Avis : Le film de prison est un genre en soi, qui a délivré ces dernières années des films aussi réussis que le chef-d’œuvre de Audiard Un Prophète ou encore l’excellent Dog Pound. Les poings contre les murs est fait du même bois, optant pour un traitement très réaliste de l’univers carcéral et du quotidien des détenus. Apre, nerveux et constamment sous tension, le film de Mackenzie se distingue cependant en choisissant de laisser de côté tout sous-texte politique sur les conditions carcérales, et en préférant se concentrer sur la personnalité d’Eric, un jeune délinquant mineur incontrôlable, boule de violence ingérable, « surclassé » en prison pour adulte malgré son jeune âge. N’ayant comme seul langage que celui des poings et des coups, on le voit se faire sa place et s’imposer aux autres avec une férocité animale. Les poings contre les murs vaut surtout par sa mise en scène, clinique, au plus proche d’Eric, et qui s’accommode parfaitement de l’environnement clos pour créer un climat anxiogène et claustrophobe.
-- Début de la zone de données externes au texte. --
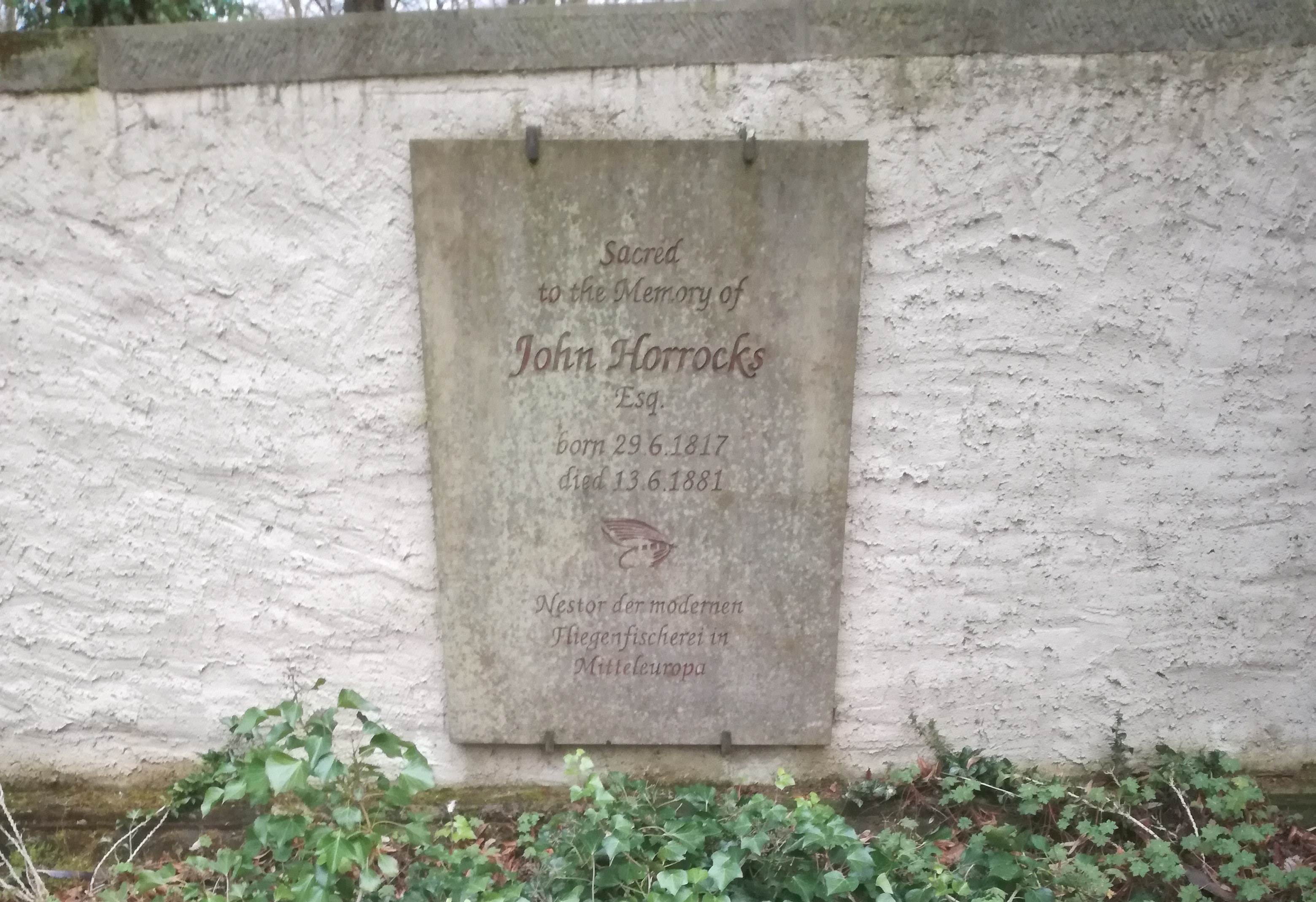 Gedenktafel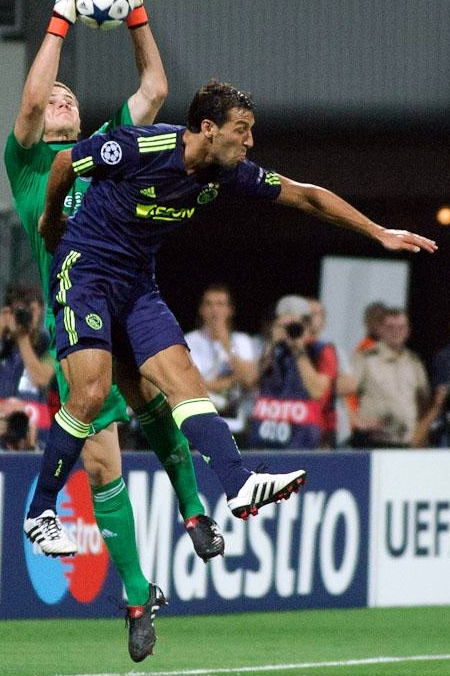 Mounir El Hamdaoui

Mackenzye est malheureusement bien moins à l’aise avec le pan humain de son drame, et en particulier la façon dont il décrit les relations d’Eric avec son père, les autres détenus et le thérapeute. La dimension émotionnelle du récit est maladroitement abordée, particulièrement lorsqu’on devine un potentiel parcours rédempteur pour Eric. Un poil caricatural et superficiel, le scénario n’est pas vraiment traité avec le même soin que le milieu dans lequel il se déroule. Réaliste donc, mais pas forcément crédible.
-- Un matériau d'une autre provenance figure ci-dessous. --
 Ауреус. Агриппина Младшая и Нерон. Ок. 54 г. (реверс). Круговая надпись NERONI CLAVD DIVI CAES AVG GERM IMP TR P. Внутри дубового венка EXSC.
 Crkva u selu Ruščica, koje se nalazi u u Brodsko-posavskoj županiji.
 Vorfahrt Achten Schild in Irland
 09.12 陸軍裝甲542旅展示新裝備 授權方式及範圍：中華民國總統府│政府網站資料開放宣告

Reste des performances d’acteurs dantesques, en particulier celle du jeune Jack O’Donnel, dont le regard bestial et fiévreux embrase littéralement l’écran.

THE HOMESMAN – 13/20

The HomesmanRéalisé par Tommy Lee Jones
Avec Tommy Lee Jones, Hilary Swank, David Dencik

Synopsis : En 1854, trois femmes ayant perdu la raison sont confiées à Mary Bee Cuddy, une pionnière forte et indépendante originaire du Nebraska.
Sur sa route vers l’Iowa, où ces femmes pourront trouver refuge, elle croise le chemin de George Briggs, un rustre vagabond qu’elle sauve d’une mort imminente. Ils décident de s’associer afin de faire face, ensemble, à la rudesse et aux dangers qui sévissent dans les vastes étendues de la Frontière.
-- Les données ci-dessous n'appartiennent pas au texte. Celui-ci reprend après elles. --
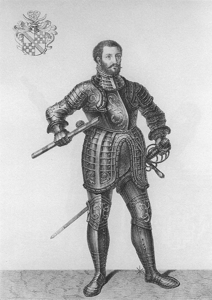 Markgraf Philibert von Baden-Baden (1536-1569) Dieses Bild wurde von seinem Urheber zur uneingeschränkten Nutzung freigegeben oder erreicht nicht die nötige Schöpfungshöhe, um geschützt zu sein. Das Bild ist damit gemeinfrei („public domain“). Uneingeschränkte Nutzung bedeutet, dass das Bild beliebig, auch ohne Namensnennung, verbreitet, kommerziell genutzt und verändert werden darf, in dem Umfang, der in der jeweiligen nationalen Rechtsordnung möglich ist.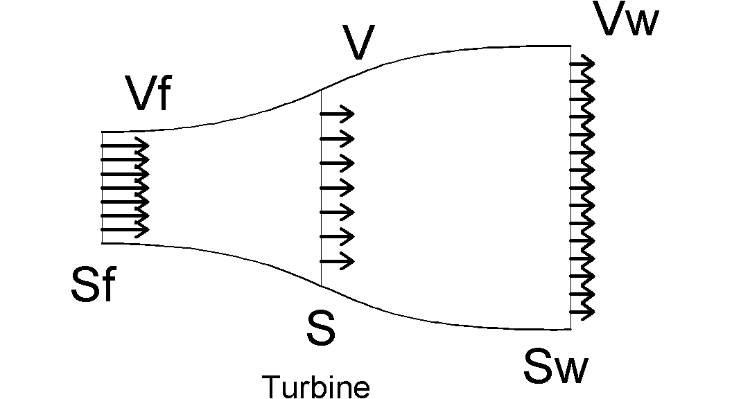 Représentation des vitesses et des surfaces

Avis : Deuxième film de Tommy Lee Jones en tant que réalisateur, The Homesman confirme qu’il ne s’agit pas d’un simple caprice pour l’acteur. Il y offre une véritable vision et fait preuve d’un indéniable savoir-faire.
Faux western sec et aride, the Homesman sort des sentiers battus en se penchant sur le sort de femmes que le grand Ouest aura usé, lessivé jusqu’à la folie. Un road movie porté par un féminisme à peine déguisé, désacralisant la conquête de l’ouest tout en le magnifiant à travers des plans d’une beauté rugueuse parfois saisissants.
The Homesman est peu aimable et provoquera parfois un réel inconfort. Car Jones ne cherche pas à séduire à tout prix. Mais cela ne signifie pas qu’il manque d’intérêt au contraire. Construit lentement, il gagne en intensité progressivement à mesure qu’on s’attache à ses personnages.
Des personnages traversés d’une grande mélancolie et d’une profonde solitude, incarnant implacablement ce drame dur et sensible qui se fait de plus en plus prenant. Et même surprenant.
Si Tommy Lee Jones sait filmer et se filmer, il donne surtout à Hilary Swank l’occasion de nous rappeler quelle grande actrice elle peut-être. Mue par une détermination butée, animée par une foi aveugle et le regard parcouru par une indicible tristesse, elle incarne une inoubliable Mary Bee.
Une deuxième œuvre sincère et convaincante, à l’image de son auteur.